Mais venons-en à cette fameuse deuxième partie où Bastien se retrouve perdu dans un monde où il dispose néanmoins d'un pouvoir extraordinaire, celui de donner à ses souhaits la consistance du réel. Cette fois-ci, Atréju est un peu relégué au deuxième plan, et Bastien fait l'expérience de sentiments très humains en ce monde très inhumain. D'abord, il se défait de son ancienne apparence qu'il déteste : le voilà devenu beau et fort. Ensuite, il lui faut des amis : revoilà donc Atréju et Fuchur. Peu à peu, les désirs de Bastien deviennent moins anodins et il exprime de plus en plus une volonté de puissance qui l'amène au bord du désastre. De la même façon que le Néant absorbait les êtres de Fantasia pour les transformer en mensonges dans le monde réel, voilà que pour alimenter ses désirs de plus en plus sinistres Bastien détruit ses propres souvenirs. Or, quand il n'en aura plus, il ne lui sera plus possible de retrouver le chemin de son propre monde. La leçon de Michael Ende possède ici une grande valeur : ce sont les souvenirs qui fondent l'identité. Ce sont les rêves qui forgent l'adulte que l'enfant cherche à devenir. Et pour savoir ce que l'on désire pour de vrai, il existe plusieurs chemins dont tous ne sont pas très directs.

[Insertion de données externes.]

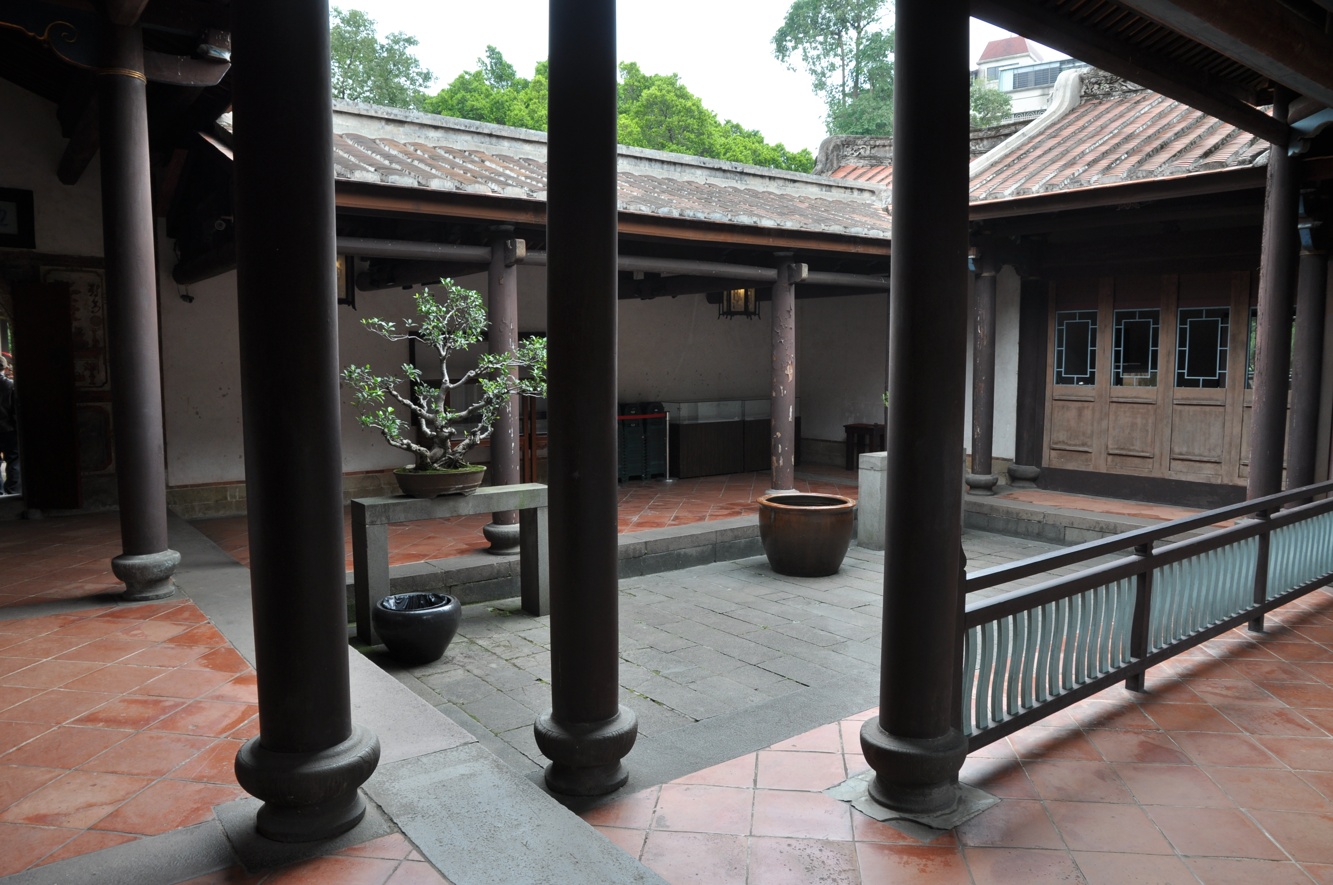 The Lin Family Mansion and Garden - Xinbei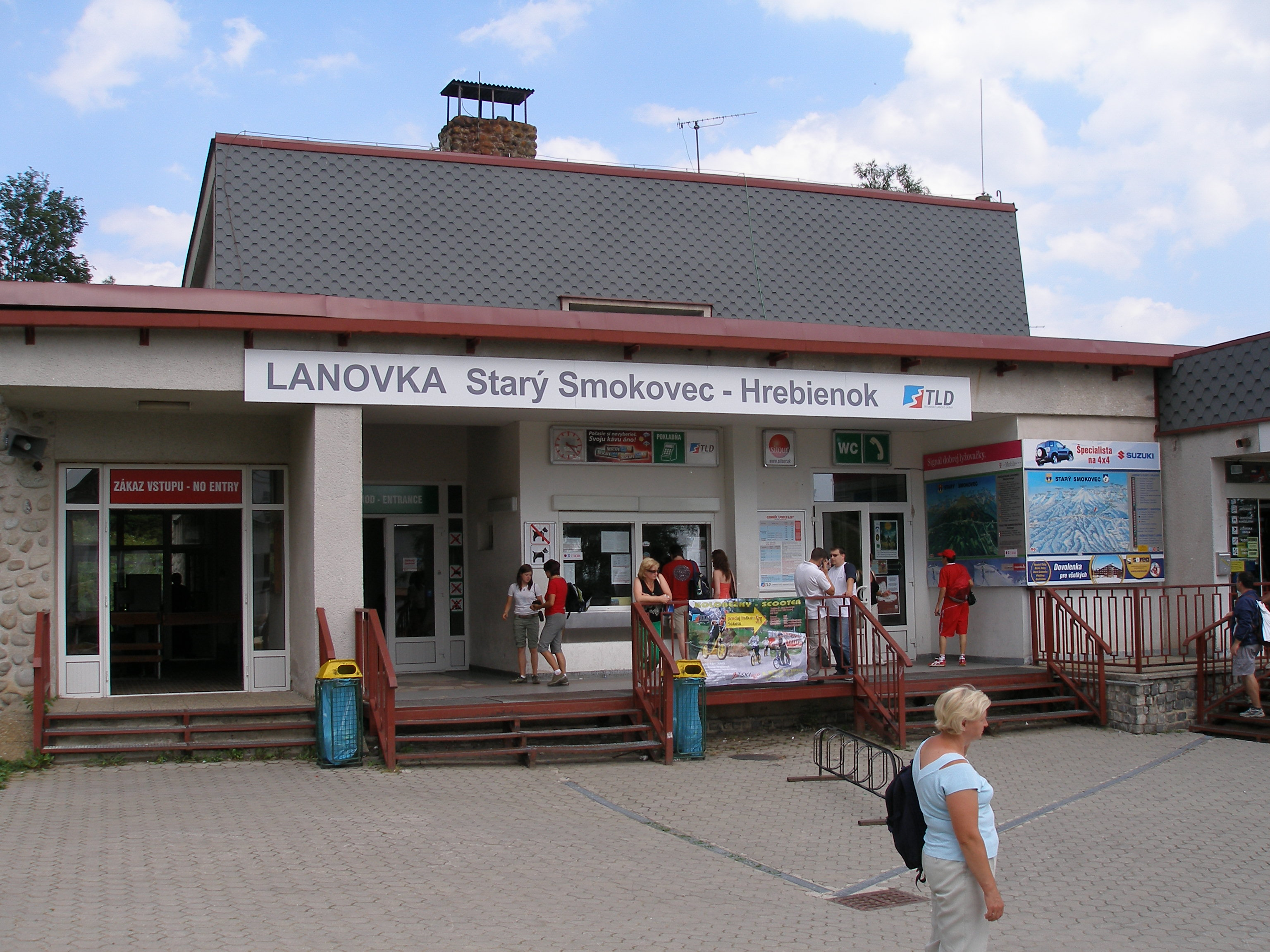 Tatranská osada Starý Smokovec, Slovakia

Cette deuxième partie, si elle comporte somme toute moins de scènes d'action, n'en est pourtant pas moins prenante et angoissante que la première. Elle conforte Bastien dans son rôle de véritable héros, bien plus faillible et donc bien plus humain, à tous les sens du terme, qu'Atréju lui-même. Ce dernier, en fait, n'est rien d'autre que son avatar dans Fantasia, l'image de lui-même tel qu'il souhaiterait l'être, une image que Bastien va tenter de copier, puis de dépasser, puis de détruire lorsqu'il comprendra qu'il doit vivre tel qu'il l'est : Michael Ende livre ici une belle métaphore du passage à la maturité. Avec tout ce qu'il a vécu lorsqu'il parvient à revenir dans son propre monde, Bastien a grandi (comme son père ne manque pas de le comprendre à la fin), et le jeune lecteur avec lui, bien plus en tout cas que ces élèves qui déclarent à l'envi "je suis mature" (en retenant le gros "MERDE" conclusif auquel ils ont pensé très fort, parce qu'ils se doutent que ça ne leur permettrait pas d'atteindre mieux l'effet recherché). La maturité ne se proclame pas : c'est un état qui est reconnu. Par les autres. Ceux vers qui Michael Ende nous montre donc le chemin, "von A bis Z" : merci.